As such, to reduce the attack surface, consider explicitly handling the scenario in which the walkTree function does not have a proof to go through.

Update: Acknowledged, not resolved. The Scroll team stated:

We are sure that the default value of rootHash and expectedHash is zero, so no assignment is needed.

Unbounded walkTree Due to Underflow

In the ZkTrieVerifier library, the walkTree function calculates the nodes as the length passed with the proofs, minus one. However, if a user sets the length as if there are no proofs, the nodes variable will be type(uint256).max as it will underflow due to a lack of safe arithmetic operations in assembly. This would cause a situation whereby the loop handles data beyond the range of the calldata where the respective proofs should end.

Although this issue does not cause a problem by itself, as it will probably revert due to checks during the walkTree function, it can still be used as a tool to craft a malicious proof with the intention of triggering another issue.

In favor of reducing the attack surface, consider checking the lengths against the passed proofs.

Update: Acknowledged, not resolved. The Scroll team stated:

If a user sets the length as if there are no proofs, the function will revert. So, it will not be a problem.

Trie Depth Is Not Explicitly Capped

By using the Poseidon Hash, the node uses a maximum depth of 248 levels. However, the ZkTrieVerifier library does not impose a limit on the first byte that represents the length added to the proofs, making it possible to pass proofs with a length that exceeds the limit and continue with the operation. Even though it is challenging to craft a proof that would allow a user to pass the validations performed when constructing the leaf hash, not asserting the length exposes some un-mitigated attack surface which could be targeted by a malicious user in a different attack.

Consider asserting that the maximum depth is not exceeded by the crafted proof.

Update: Resolved in pull request #1137 at commit daaf600.

Notes & Additional Information

Inconsistent Naming Convention

The ZkTrieVerifier library uses two naming conventions for the functions' names. In particular, functions associated with the hashing operation (poseidon_hash and the hash_uint256 functions) are written in snake case, whereas other functions such as the walkTree function are written in camel case.

Consider using a consistent naming style throughout the codebase.

Update: Resolved in pull request #1138 at commit db8f65d.

Inconsistent Integer Base in Inline Assembly

The ZkTrieVerifier library makes use of inline assembly for multiple features. When performing these calculations, the decimal and hexadecimal integer bases are used interchangeably. For instance, 1 and 0x1 are used to move the memory pointer.

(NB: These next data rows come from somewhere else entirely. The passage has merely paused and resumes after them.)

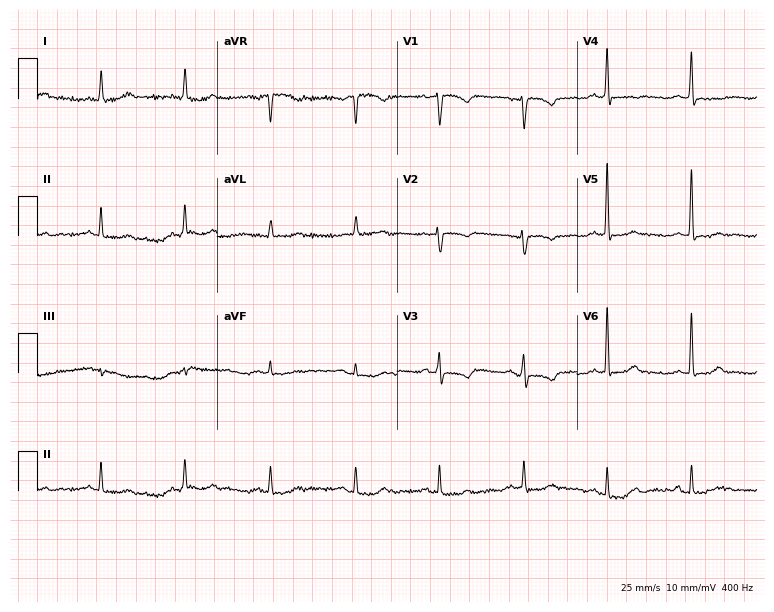
Standard 12-lead ECG recorded from a 63-year-old woman (7.3-second recording at 400 Hz). None of these six findings is recorded: first-degree AV block, right bundle branch block (RBBB), left bundle branch block (LBBB), sinus bradycardia, atrial fibrillation (AF), sinus tachycardia. Other findings, if any, are not listed.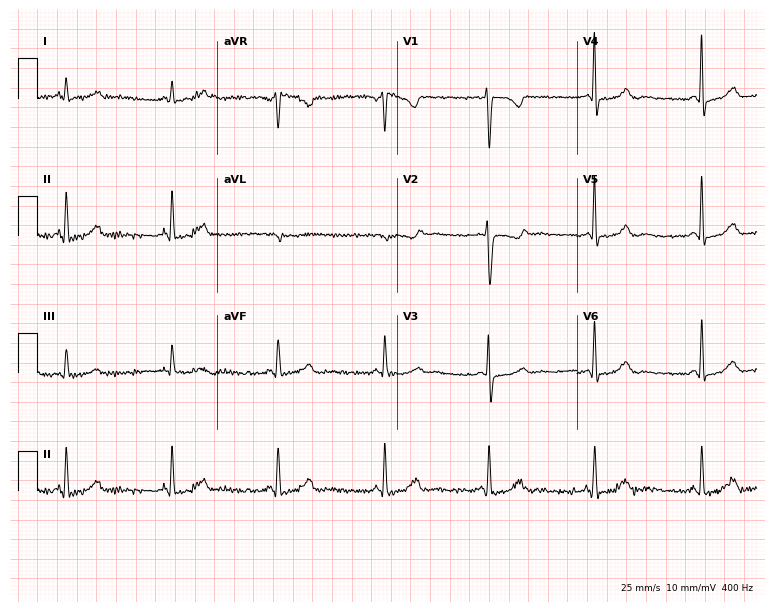
12-lead ECG (7.3-second recording at 400 Hz) from a 45-year-old woman. Screened for six findings — first-degree AV block, right bundle branch block, left bundle branch block, sinus bradycardia, atrial fibrillation, sinus tachycardia — none is recorded.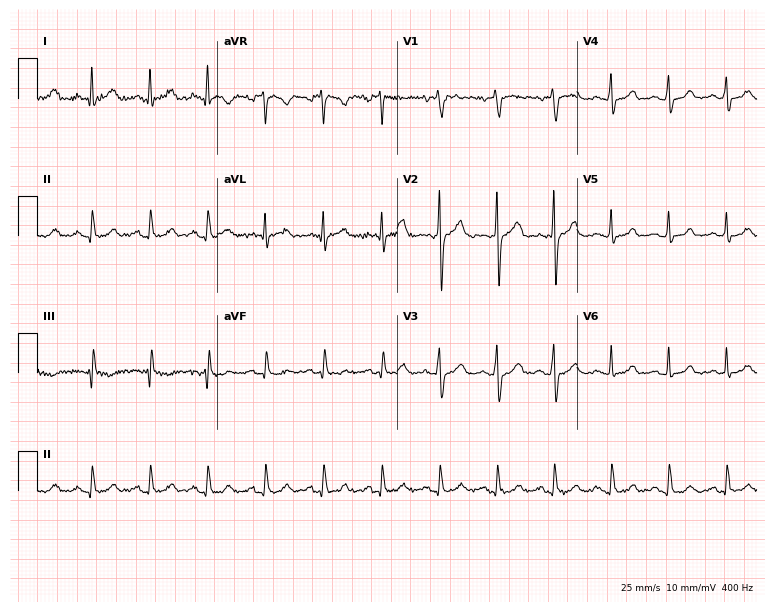
12-lead ECG from a 30-year-old man. Screened for six findings — first-degree AV block, right bundle branch block, left bundle branch block, sinus bradycardia, atrial fibrillation, sinus tachycardia — none is recorded.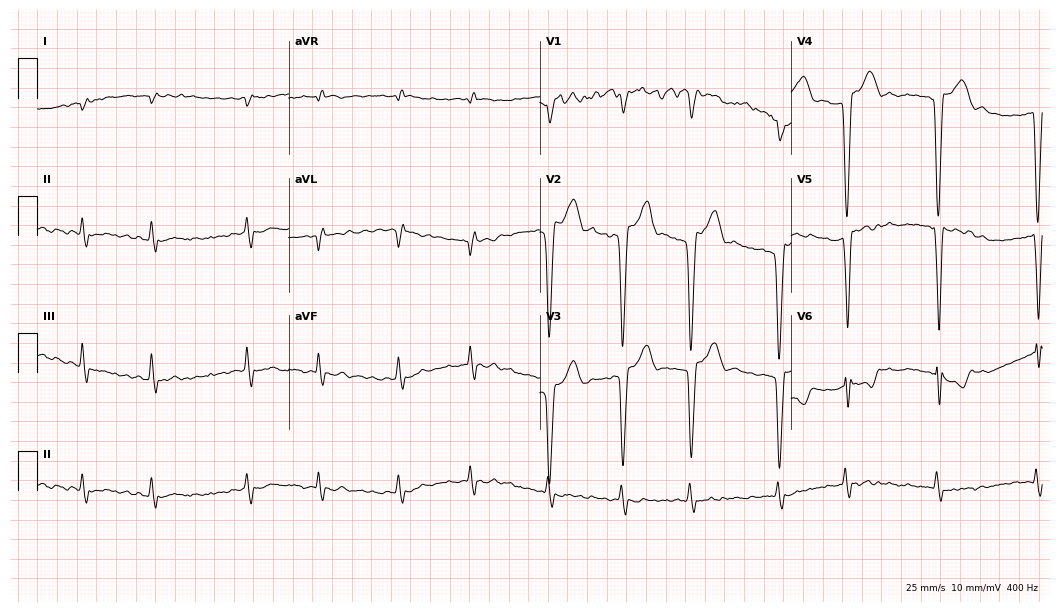
12-lead ECG from a woman, 86 years old. Shows atrial fibrillation (AF).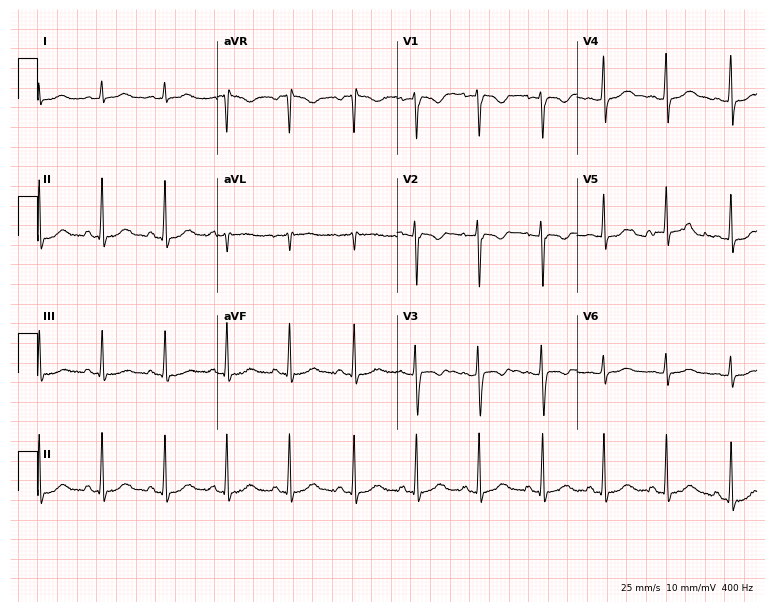
ECG — a female, 18 years old. Labelled as a normal ECG.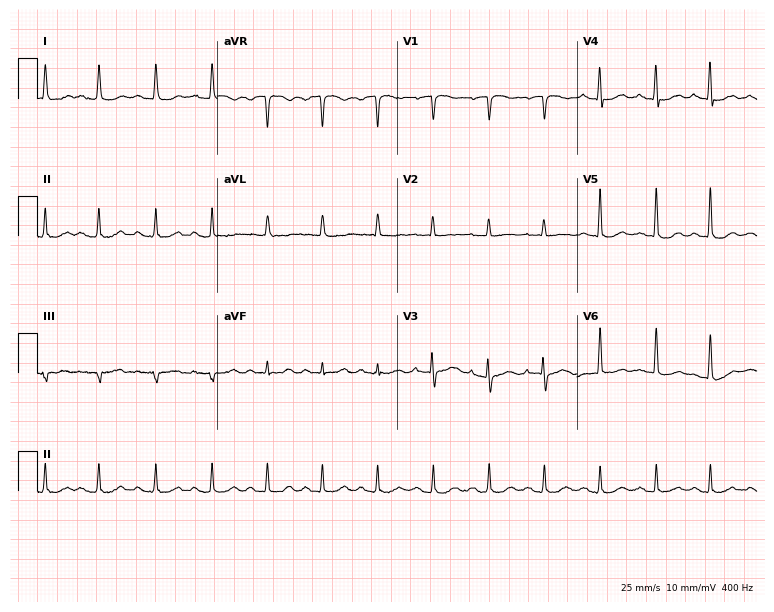
Resting 12-lead electrocardiogram (7.3-second recording at 400 Hz). Patient: a woman, 78 years old. The tracing shows sinus tachycardia (a sinus rate of 100 beats per minute or more).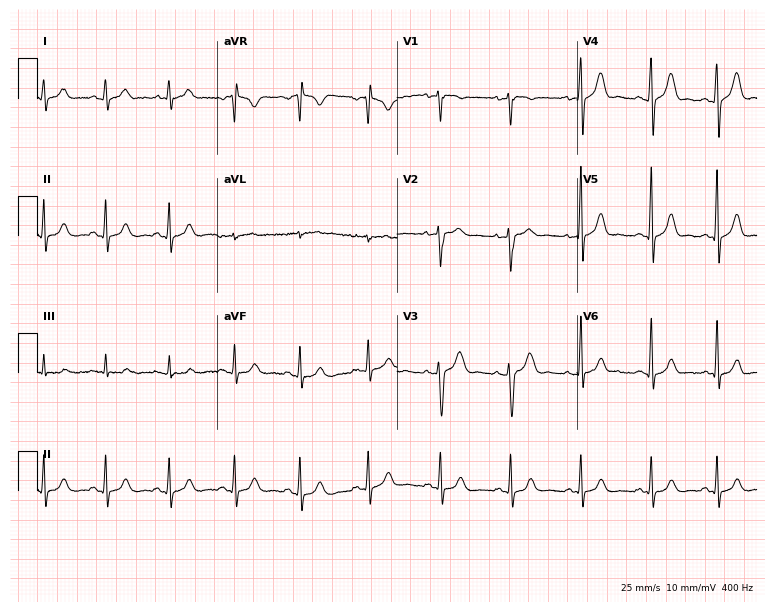
12-lead ECG from a 27-year-old female patient. No first-degree AV block, right bundle branch block, left bundle branch block, sinus bradycardia, atrial fibrillation or sinus tachycardia recorded for this tracing. Other findings, if any, are not listed.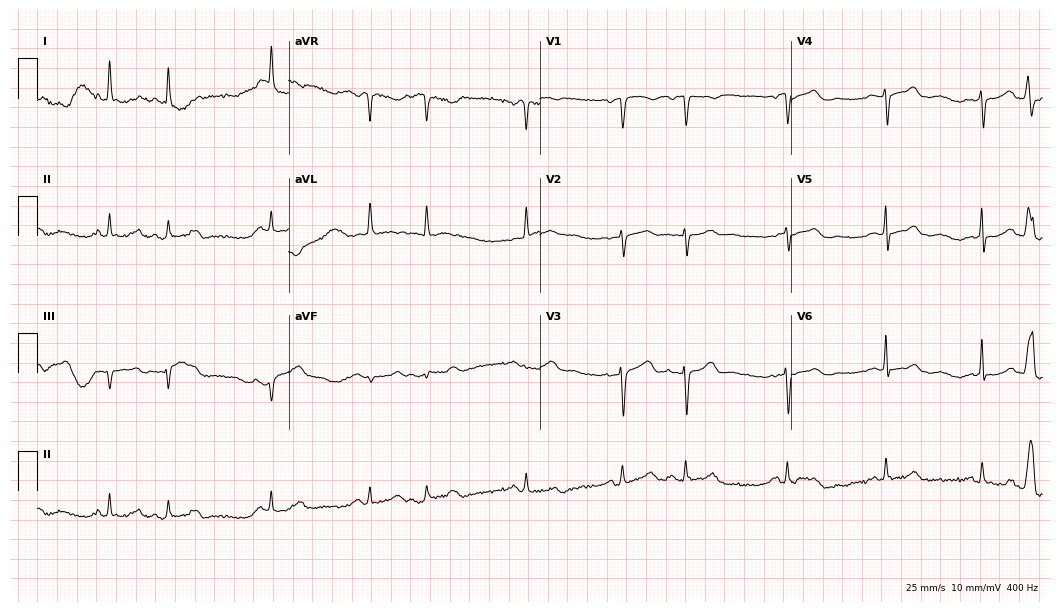
Standard 12-lead ECG recorded from a woman, 82 years old. None of these six findings is recorded: first-degree AV block, right bundle branch block, left bundle branch block, sinus bradycardia, atrial fibrillation, sinus tachycardia.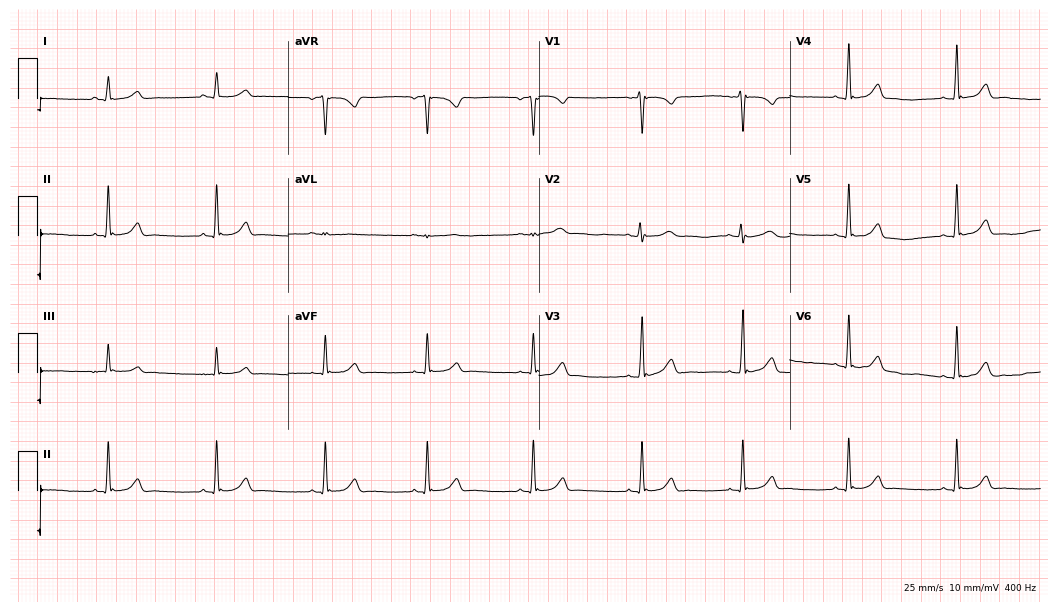
Resting 12-lead electrocardiogram. Patient: a woman, 17 years old. Read as a normal ECG.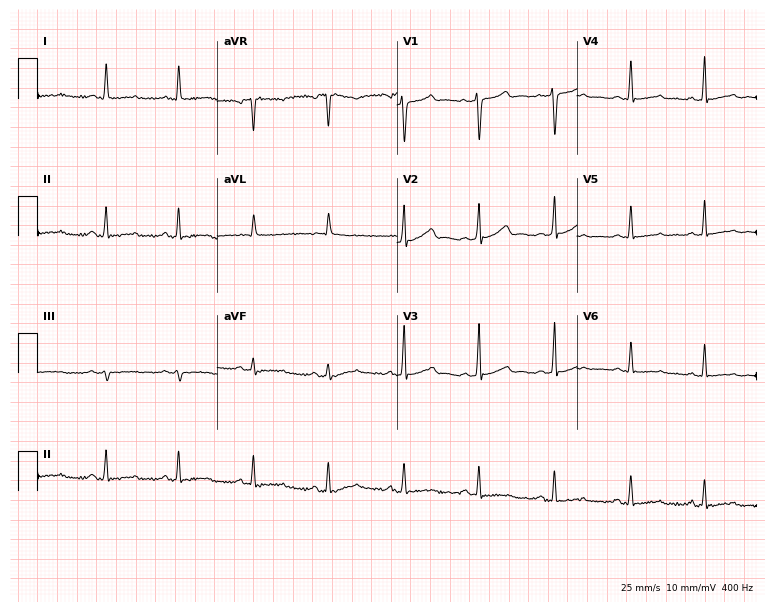
12-lead ECG from a 38-year-old female patient. No first-degree AV block, right bundle branch block, left bundle branch block, sinus bradycardia, atrial fibrillation or sinus tachycardia recorded for this tracing.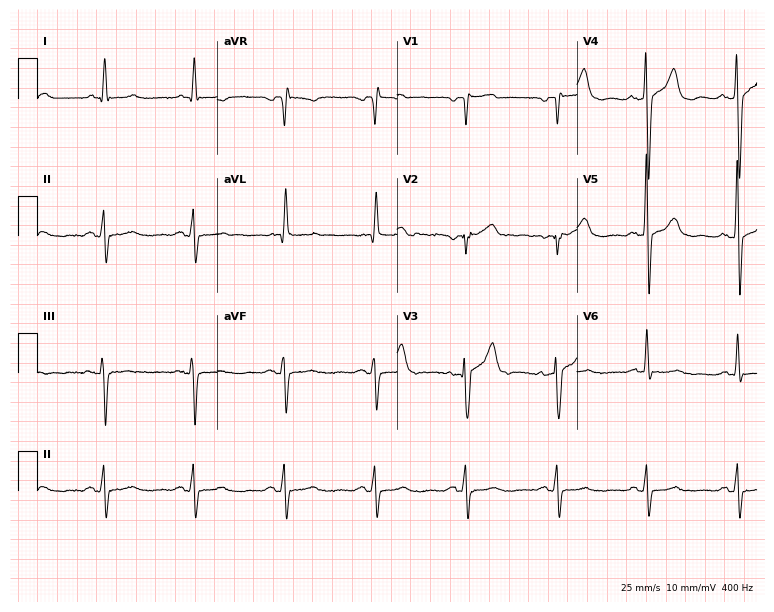
ECG — a male, 68 years old. Screened for six findings — first-degree AV block, right bundle branch block, left bundle branch block, sinus bradycardia, atrial fibrillation, sinus tachycardia — none is recorded. Findings outside these six are not listed.

Consider sticking to one integer base for memory pointer movements and any other operations to improve the readability of the codebase and prevent calculation errors.

Update: Partially resolved in pull request #1139 at commit d280b6c. There are still cases, such as the addition in line 99, that are not consistent with the rest of the code. The Scroll team stated:

depth is not pointer, so we use 1 instead of 0x01.

Incorrect Function Visibility

The verifyZkTrieProof function of the ScrollChainCommitmentVerifier contract is not called internally by this contract.

Consider setting this function's visibility to external instead of public in order to reduce the attack surface.

Update: Resolved in pull request #1140 at commit bb781f1. The verifyStateCommitment function now uses the verifyZkTrieProof function from the ScrollChainCommitmentVerifier contract instead of calling the library directly.

 
 

Conclusion

The audit and the additional testing advisory engagement yielded recommendations to improve the overall quality and health of the codebase.

The codebase is well-written and has proper documentation. However, it could benefit from a more descriptive reasoning about the integration with the rest of the protocol, specially with the node's code, and its limitations. Furthermore, there are opportunities to improve the test suite, and to increase the test coverage.

The Scroll team was very responsive throughout the audit period and provided us with information regarding the operation of the node.